43. A method according to claim 42 wherein said HMG-CoA reductase
inhibitor is pravastatin, said angiotensin II receptor antagonist
is olmesartan, and said calcium channel blocker is amlodipine or
azelnidipine.
44. A method according to claim 25 wherein said HMG-CoA reductase
inhibitor is pravastatin and said angiotensin II receptor
antagonist is olmesartan.
45. A method for the prevention of ischemic coronary heart disease
or for the prevention of the recurrence of ischemic coronary heart
disease, said method comprising administering to a warm-blooded
animal in need of such prevention pharmacologically effective
amounts of a HMG-CoA reductase inhibitor selected from the group
consisting of pravastatin, simvastatin, lovastatin, pitavastatin
and ZD-4522;of an angiotensin II receptor antagonist, and
optionally of a calcium channel blocker.
46. A method according to claim 45 wherein said warm-blooded animal
is a human.
47. A method according to claim 46 wherein said HMG-CoA reductase
inhibitor is pitavastatin.
48. A method according to claim 46 wherein said HMG-CoA reductase
inhibitor is ZD-4522.
49. A method according to claim 46 wherein said HMG-CoA reductase
inhibitor is simvastatin.
50. A method according to claim 46 wherein said HMG-CoA reductase
inhibitor is pravastatin.
51. A method according to claim 46 wherein said HMG-CoA reductase
inhibitor is lovastatin.
52. A method according to claim 46 wherein said angiotensin II
receptor antagonist is a biphenyltetrazole compound or a biphenyl
carboxylic acid compound.
53. A method according to claim 52 wherein said angiotensin II
receptor antagonist is selected from the group consisting of
losartan, irbesartan, valsartan, candesartan, olmesartan and
telmisartan.
54. A method according to claim 53 wherein said angiotensin II
receptor antagonist is irbesartan.
55. A method according to claim 53 wherein said angiotensin II
receptor antagonist is candesartan.
56. A method according to claim 53 wherein said angiotensin II
receptor antagonist is valsartan.
57. A method according to claim 53 wherein said angiotensin II
receptor antagonist is losartan.
58. A method according to claim 53 wherein said angiotensin II
receptor antagonist is olmesartan.
59. A method according to claim 53 wherein said angiotensin II
receptor antagonist is telmisartan.
60. A method according to 53 wherein said calcium channel blocker
is administered and wherein said calcium channel blocker is
selected from the group consisting of nifedipine, nicardipine,
amlodipine, azelnidipine and manidipine.
61. A method according to 46 wherein said calcium channel blocker
is administered and wherein said calcium channel blocker is
selected from the group consisting of nifedipine, nicardipine,
amlodipine, azelnidipine and manidipine.
62. A method according to claim 46 wherein said angiotensin II
receptor antagonist is a biphenyltetrazole compound, said optional
calcium channel blocker being selected from nifedipine,
nicardipine, amlodipine, azelnidipine and manidipine.

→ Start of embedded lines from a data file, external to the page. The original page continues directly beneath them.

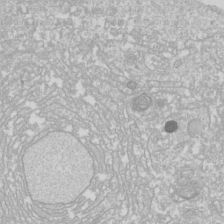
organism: Drosophila
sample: Cell division; meiosis; drosophila spermatocytes
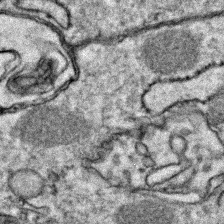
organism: Zebrafish
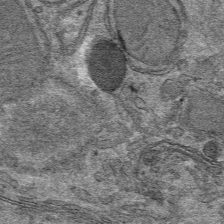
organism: Mouse
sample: Mouse hepatocytes
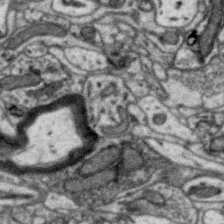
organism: Zebra finch
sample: Brain
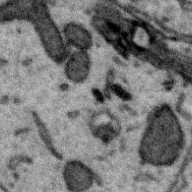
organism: Zebra finch
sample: Brain
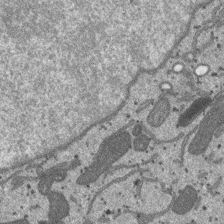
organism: Human
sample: Lung epithelial cells infected with SARS-CoV-2
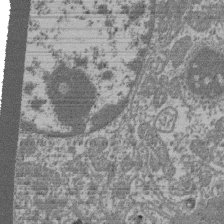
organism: Mouse
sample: Glomerulus
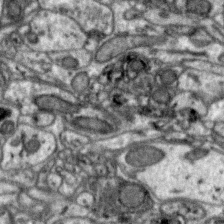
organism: Zebra finch
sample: Brain
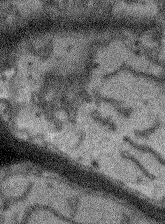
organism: Arabidopsis thaliana
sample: Root tip
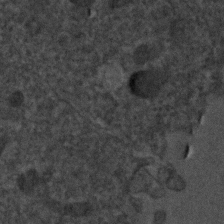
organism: C. elegans
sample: C. elegans embryo
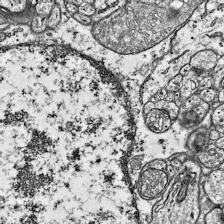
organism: Mouse
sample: Visual Cortex
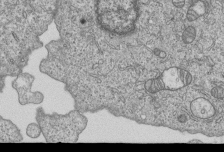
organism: Human
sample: MDA-MB-231 cells
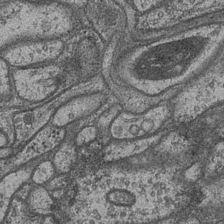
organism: Drosophila
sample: Optic medulla
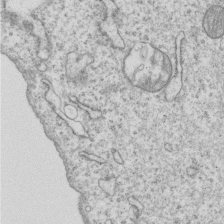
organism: Human
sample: MDA-MB-231 cells
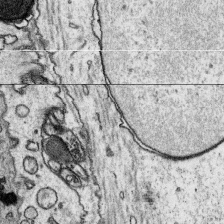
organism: Platynereis dumerilii
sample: Parapodia
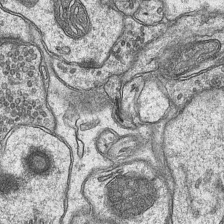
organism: Mouse
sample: CA1 Hippocampus
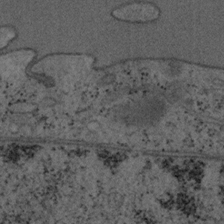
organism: Human
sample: HeLa cells
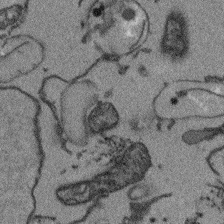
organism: Arabidopsis thaliana
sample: Root tip
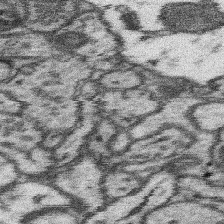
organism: Mouse
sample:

63. A method according to claim 46 wherein said HMG-CoA reductase
inhibitor is pravastatin and said angiotensin II receptor
antagonist is selected from the group consisting of losartan
candesartan and olmesartan; and said optional calcium channel
blocker is nicardipine, amlodipine or azelnidipine.

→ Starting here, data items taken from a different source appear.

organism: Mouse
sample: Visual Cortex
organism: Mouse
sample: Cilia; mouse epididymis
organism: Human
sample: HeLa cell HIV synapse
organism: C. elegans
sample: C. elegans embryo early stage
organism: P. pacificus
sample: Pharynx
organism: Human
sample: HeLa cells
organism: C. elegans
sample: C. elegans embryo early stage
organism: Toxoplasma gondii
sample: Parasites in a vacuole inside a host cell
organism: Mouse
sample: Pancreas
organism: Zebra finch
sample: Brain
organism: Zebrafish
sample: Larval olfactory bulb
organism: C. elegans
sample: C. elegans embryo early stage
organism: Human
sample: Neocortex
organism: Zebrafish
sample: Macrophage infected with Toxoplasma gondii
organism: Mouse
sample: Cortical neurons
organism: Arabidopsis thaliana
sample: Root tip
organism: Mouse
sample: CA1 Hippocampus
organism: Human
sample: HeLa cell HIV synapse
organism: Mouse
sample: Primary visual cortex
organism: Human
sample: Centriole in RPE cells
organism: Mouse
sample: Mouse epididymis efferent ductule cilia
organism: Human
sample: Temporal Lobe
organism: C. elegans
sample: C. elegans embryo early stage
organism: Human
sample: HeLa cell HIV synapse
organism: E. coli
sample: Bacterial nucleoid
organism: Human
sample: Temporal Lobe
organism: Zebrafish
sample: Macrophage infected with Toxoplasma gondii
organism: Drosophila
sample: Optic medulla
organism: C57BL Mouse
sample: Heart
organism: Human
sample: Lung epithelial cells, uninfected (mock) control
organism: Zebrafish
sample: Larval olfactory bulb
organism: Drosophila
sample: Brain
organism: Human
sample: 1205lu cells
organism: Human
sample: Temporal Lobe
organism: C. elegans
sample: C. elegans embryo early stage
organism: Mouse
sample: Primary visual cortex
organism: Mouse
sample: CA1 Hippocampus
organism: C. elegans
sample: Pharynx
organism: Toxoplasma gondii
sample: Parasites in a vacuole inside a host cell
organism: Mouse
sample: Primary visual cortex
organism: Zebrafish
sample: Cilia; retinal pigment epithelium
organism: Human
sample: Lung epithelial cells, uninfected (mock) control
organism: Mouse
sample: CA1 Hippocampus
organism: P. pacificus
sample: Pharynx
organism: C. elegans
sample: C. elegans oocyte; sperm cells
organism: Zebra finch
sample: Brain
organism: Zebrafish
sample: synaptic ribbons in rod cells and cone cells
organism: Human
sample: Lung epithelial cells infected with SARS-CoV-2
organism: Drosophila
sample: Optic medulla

64. A method according to claim 63 wherein said calcium channel
blocker is administered.
65. A method according to claim 64 wherein said HMG-CoA reductase
inhibitor is pravastatin, said angiotensin II receptor antagonist
is olmesartan, and said calcium channel blocker is amlodipine or
azelnidipine.
66. A method according to claim 53 wherein said HMG-CoA reductase
inhibitor is pravastatin and said angiotensin II receptor
antagonist is olmesartan.
Description
[0001] This is a Continuation Application of PCT/JP10/07437 filed
Aug. 29, 2001, which is incorporated herein by reference in its
entirety.
BACKGROUND OF THE INVENTION
[0002] The present invention relates to pharmaceutical compositions
for the prevention or treatment of cardiac failure, the prevention
of ischemic coronary heart disease or the prevention of the
recurrence of ischemic coronary heart disease, said pharmaceutical
compositions containing a HMG-CoA reductase inhibitor selected from
the group consisting of pravastatin, simvastatin, lovastatin,
pitavastatin and ZD-4522 and an angiotensin II receptor antagonist
and optionally further containing a calcium channel blocker.

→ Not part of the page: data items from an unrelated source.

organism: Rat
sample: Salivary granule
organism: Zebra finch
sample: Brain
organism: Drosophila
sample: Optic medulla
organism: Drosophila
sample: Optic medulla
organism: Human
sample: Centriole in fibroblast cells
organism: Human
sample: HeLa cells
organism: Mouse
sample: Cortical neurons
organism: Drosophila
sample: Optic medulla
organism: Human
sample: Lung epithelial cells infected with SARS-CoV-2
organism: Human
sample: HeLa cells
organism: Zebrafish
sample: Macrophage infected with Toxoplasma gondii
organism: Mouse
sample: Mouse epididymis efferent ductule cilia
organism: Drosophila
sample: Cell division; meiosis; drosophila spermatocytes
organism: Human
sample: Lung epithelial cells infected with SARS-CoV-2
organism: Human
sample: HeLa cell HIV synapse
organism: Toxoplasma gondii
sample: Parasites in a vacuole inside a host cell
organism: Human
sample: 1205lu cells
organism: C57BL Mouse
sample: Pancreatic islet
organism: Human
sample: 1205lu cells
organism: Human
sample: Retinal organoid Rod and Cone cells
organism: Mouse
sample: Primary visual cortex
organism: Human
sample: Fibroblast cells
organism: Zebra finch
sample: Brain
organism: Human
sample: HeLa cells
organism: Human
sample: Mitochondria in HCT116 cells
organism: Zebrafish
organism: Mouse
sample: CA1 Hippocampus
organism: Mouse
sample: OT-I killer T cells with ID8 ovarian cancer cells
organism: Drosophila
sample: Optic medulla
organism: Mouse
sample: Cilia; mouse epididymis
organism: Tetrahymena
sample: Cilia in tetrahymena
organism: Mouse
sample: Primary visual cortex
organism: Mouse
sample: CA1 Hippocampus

[0003] The present invention also relates to methods for the
prevention or treatment of cardiac failure, the prevention of
ischemic coronary heart disease or the prevention of the recurrence
of ischemic coronary heart disease, said methods comprising
administering to a warm-blooded animal (particularly a human) in
need of such treatment or prevention a pharmacologically effective
amount of a pharmaceutical composition that contains a HMG-CoA
reductase inhibitor selected from the group consisting of
pravastatin, simvastatin, lovastatin, pitavastatin and ZD-4522 and
an angiotensin II receptor antagonist and optionally further
contains a calcium channel blocker.
[0004] HMG-CoA reductase inhibitors such as pravastatin are well
known as an anti-hyperlipidemic agent (for example, U.S. Pat. Nos.
4,346,227, 4,444,784, 4,231,938, 5,856,336, 5,260,440 and the like)
and such medicaments have been placed on the market.
[0005] Angiotensin II receptor antagonists are well known as an
antihypertensive agent (for example, U.S. Pat. Nos. 5,138,069,
5,196,444, 5,616,599 and the like) and a lot of such medicaments
have been placed on the market.
[0006] Calcium channel blockers are well known as an
antihypertensive agent (for example, U.S. Pat. Nos. 3,485,847,
3,985,758, 4,572,909 and the like) and a lot of such medicaments
have been placed on the market.
[0007] A pharmaceutical agent containing an angiotensin II acceptor
antagonist and a pyridine derivative having HMG-CoA reductase
inhibitory activity (particularly for circulatory system disease,
Japanese Patent Application Publication number No. Hei 9-323940), a
pharmaceutical composition containing an angiotensin II acceptor
antagonist and a HMG-CoA reductase inhibitor (particularly a drug
for arteriosclerosis, Japanese Patent Application Publication No.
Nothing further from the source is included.